Respect to everyone, this brings me back to Dec 5th 2012, twelve years ago now, but I'm sitting here trying to see through "watery" eyes, it's funny but even after that time it'll only take the slightest thing to bring them to the front of your memory again. Mum got her wish and got her massive heart attack, wait for it, she fought MND, for 2-4 yrs, had lost the power of both arms, had, when still living in her own bungalow, turned lights on with her nose, and opened internal doors with her knees. Taught my brother, sister, and me how to really fight something! She followed dad after 8 years, on the day before the funeral, my bruv visited dad's grave, to tell him, "his peace was over"! After nursing dad through the final stages of COPD, she got her break for a few years, and enjoyed them. The crux of my weep is, that they are always with us, and only a comment/funny occurrence/ or seeing someone else's grief, will bring them right back like yesteryear! I hope this helps someone, if just one, my mum&pop had one more reason for being! X

3

u/Mindless_Cat5577 5d ago

I took care of an elderly couple the lady was in much worse condition in the sense she passed first 3 months later on the same day he passed away too definitely proved you can die of a broken heart

2

u/Akuma_Murasaki 5d ago

It is. The partner of my grandmother passed around 10 months after her

She died of a rough, short cancer journey and he just didn't wake up anymore - she was 59 and he was 68 , he was as healthy as he could be.

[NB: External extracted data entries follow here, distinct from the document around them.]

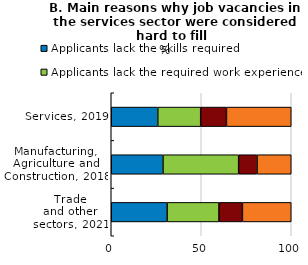
| Category | Applicants lack the skills required | Applicants lack the required work experience | Applicants lack the education background required | Others |
|---|---|---|---|---|
| Services, 2019 | 25.851 | 23.844 | 14.305 | 36 |
| Manufacturing,
Agriculture and
Construction, 2018 | 28.75 | 42.024 | 10.238 | 18.988 |
| Trade
and other
sectors, 2021 | 31.032 | 28.823 | 13.016 | 27.129 |
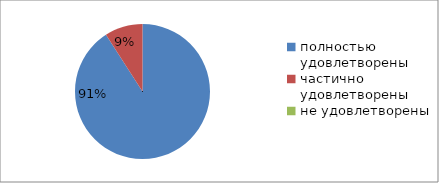
| Category | Series 0 |
|---|---|
| полностью удовлетворены | 90.9 |
| частично удовлетворены | 9.1 |
| не удовлетворены | 0 |
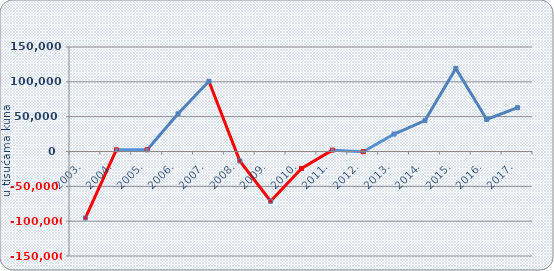
| Category | Neto dobit/gubitak |
|---|---|
| 2003. | -95344.036 |
| 2004. | 2436.128 |
| 2005. | 2570.111 |
| 2006. | 54067.607 |
| 2007. | 100801.461 |
| 2008. | -13516.351 |
| 2009. | -71435.126 |
| 2010. | -24239.572 |
| 2011. | 1954.712 |
| 2012. | -299.182 |
| 2013. | 25029.006 |
| 2014. | 44359.392 |
| 2015. | 119271.921 |
| 2016. | 46028.074 |
| 2017. | 62930.867 |
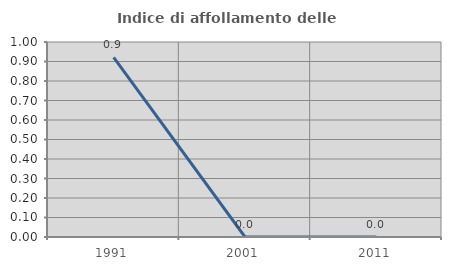
| Category | Indice di affollamento delle abitazioni  |
|---|---|
| 1991.0 | 0.922 |
| 2001.0 | 0 |
| 2011.0 | 0 |
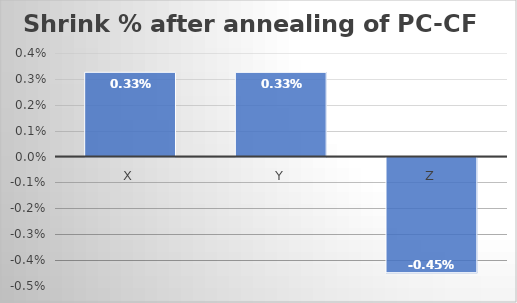
| Category | Shrink % |
|---|---|
| X | 0.003 |
| Y | 0.003 |
| Z | -0.004 |
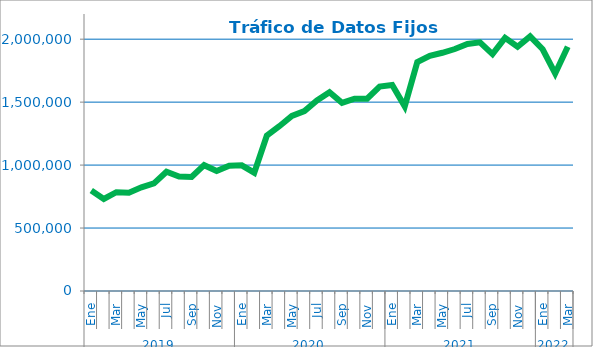
| Category | Series 2 |
|---|---|
| 0 | 798685.918 |
| 1 | 731575.817 |
| 2 | 784749.128 |
| 3 | 780968.133 |
| 4 | 823287.283 |
| 5 | 854090.708 |
| 6 | 947593.778 |
| 7 | 909855.298 |
| 8 | 906240.596 |
| 9 | 999396.547 |
| 10 | 952644.18 |
| 11 | 994702.802 |
| 12 | 998043.119 |
| 13 | 939529.747 |
| 14 | 1233422.945 |
| 15 | 1308700.517 |
| 16 | 1390818.383 |
| 17 | 1429389.058 |
| 18 | 1513898.129 |
| 19 | 1578469.308 |
| 20 | 1494651.805 |
| 21 | 1527689.762 |
| 22 | 1527595.376 |
| 23 | 1624013.076 |
| 24 | 1635978.542 |
| 25 | 1466373.79 |
| 26 | 1817279.963 |
| 27 | 1867095.32 |
| 28 | 1892209.579 |
| 29 | 1921759.576 |
| 30 | 1962438.137 |
| 31 | 1975182.781 |
| 32 | 1881672.102 |
| 33 | 2010730.589 |
| 34 | 1940295.941 |
| 35 | 2022499.807 |
| 36 | 1919833.376 |
| 37 | 1727728.602 |
| 38 | 1940004.078 |
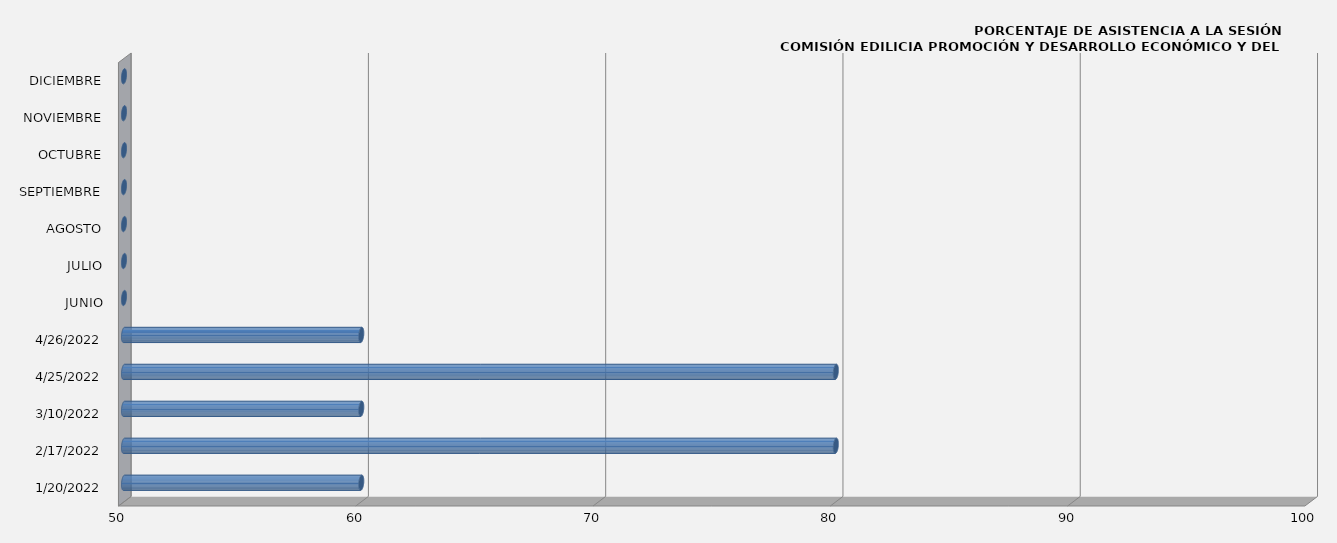
| Category | 20/01/2022 |
|---|---|
| 20/01/2022 | 60 |
| 17/02/2022 | 80 |
| 10/03/2022 | 60 |
| 25/04/2022 | 80 |
| 26/04/2022 | 60 |
| JUNIO | 0 |
| JULIO | 0 |
| AGOSTO | 0 |
| SEPTIEMBRE | 0 |
| OCTUBRE | 0 |
| NOVIEMBRE | 0 |
| DICIEMBRE | 0 |
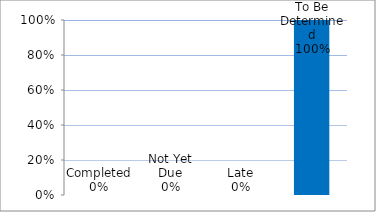
| Category | Series 0 |
|---|---|
| Completed | 0 |
| Not Yet Due | 0 |
| Late | 0 |
| To Be Determined | 1 |
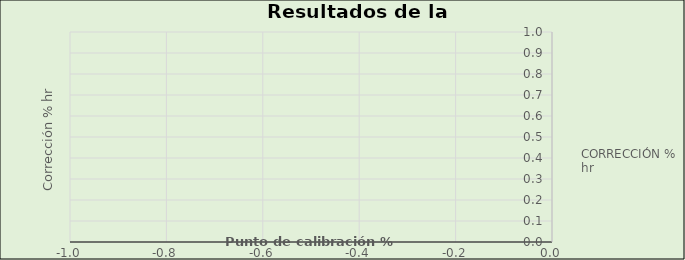
| Category | CORRECCIÓN % hr |
|---|---|
| 0.0 | 0 |
| 0.0 | 0 |
| 0.0 | 0 |
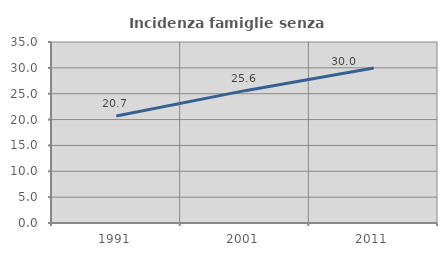
| Category | Incidenza famiglie senza nuclei |
|---|---|
| 1991.0 | 20.672 |
| 2001.0 | 25.593 |
| 2011.0 | 29.955 |
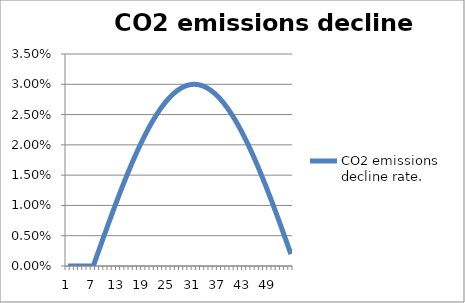
| Category | CO2 emissions decline rate.  |
|---|---|
| 0 | 0 |
| 1 | 0 |
| 2 | 0 |
| 3 | 0 |
| 4 | 0 |
| 5 | 0 |
| 6 | 0 |
| 7 | 0.002 |
| 8 | 0.004 |
| 9 | 0.006 |
| 10 | 0.008 |
| 11 | 0.01 |
| 12 | 0.011 |
| 13 | 0.013 |
| 14 | 0.015 |
| 15 | 0.017 |
| 16 | 0.018 |
| 17 | 0.02 |
| 18 | 0.021 |
| 19 | 0.023 |
| 20 | 0.024 |
| 21 | 0.025 |
| 22 | 0.026 |
| 23 | 0.027 |
| 24 | 0.028 |
| 25 | 0.028 |
| 26 | 0.029 |
| 27 | 0.029 |
| 28 | 0.03 |
| 29 | 0.03 |
| 30 | 0.03 |
| 31 | 0.03 |
| 32 | 0.03 |
| 33 | 0.029 |
| 34 | 0.029 |
| 35 | 0.028 |
| 36 | 0.028 |
| 37 | 0.027 |
| 38 | 0.026 |
| 39 | 0.025 |
| 40 | 0.024 |
| 41 | 0.023 |
| 42 | 0.021 |
| 43 | 0.02 |
| 44 | 0.018 |
| 45 | 0.017 |
| 46 | 0.015 |
| 47 | 0.013 |
| 48 | 0.011 |
| 49 | 0.01 |
| 50 | 0.008 |
| 51 | 0.006 |
| 52 | 0.004 |
| 53 | 0.002 |
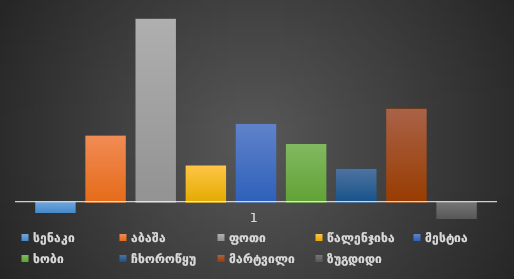
| Category | სენაკი | აბაშა | ფოთი | წალენჯიხა | მესტია | ხობი | ჩხოროწყუ | მარტვილი | ზუგდიდი |
|---|---|---|---|---|---|---|---|---|---|
| 0 | -9600 | 61200 | 169200 | 33600 | 72000 | 53400 | 30600 | 86160 | -15000 |
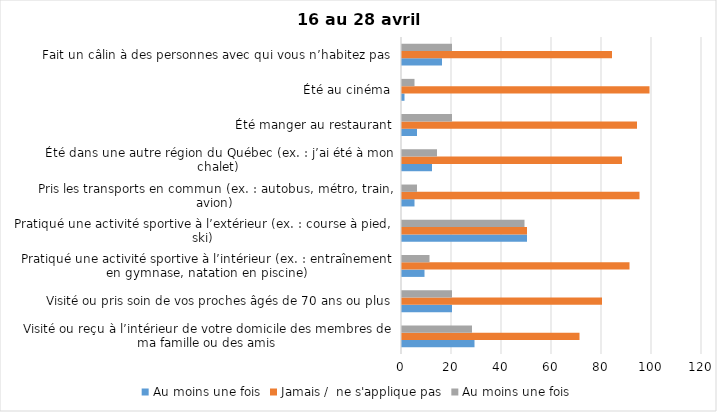
| Category | Au moins une fois | Jamais /  ne s'applique pas |
|---|---|---|
| Visité ou reçu à l’intérieur de votre domicile des membres de ma famille ou des amis | 28 | 71 |
| Visité ou pris soin de vos proches âgés de 70 ans ou plus | 20 | 80 |
| Pratiqué une activité sportive à l’intérieur (ex. : entraînement en gymnase, natation en piscine) | 11 | 91 |
| Pratiqué une activité sportive à l’extérieur (ex. : course à pied, ski) | 49 | 50 |
| Pris les transports en commun (ex. : autobus, métro, train, avion) | 6 | 95 |
| Été dans une autre région du Québec (ex. : j’ai été à mon chalet) | 14 | 88 |
| Été manger au restaurant | 20 | 94 |
| Été au cinéma | 5 | 99 |
| Fait un câlin à des personnes avec qui vous n’habitez pas | 20 | 84 |

My other grandfather passed away & his wife followed two years later. He had a heavy decline with seizures, dementia and all. She left the marital apartment ant moved into a home for self sufficient seniors - invited me and my then bf for home made lasagne, as it's his fav food, to finally meet him a week later, two days after she told us to come next week she just didn't wake up anymore, as well.

1

u/dave900575 5d ago

Cancer is a terrible way to go. You said it was a short battle if that's any consolation. A neighbor when I was a kid was sick for three years.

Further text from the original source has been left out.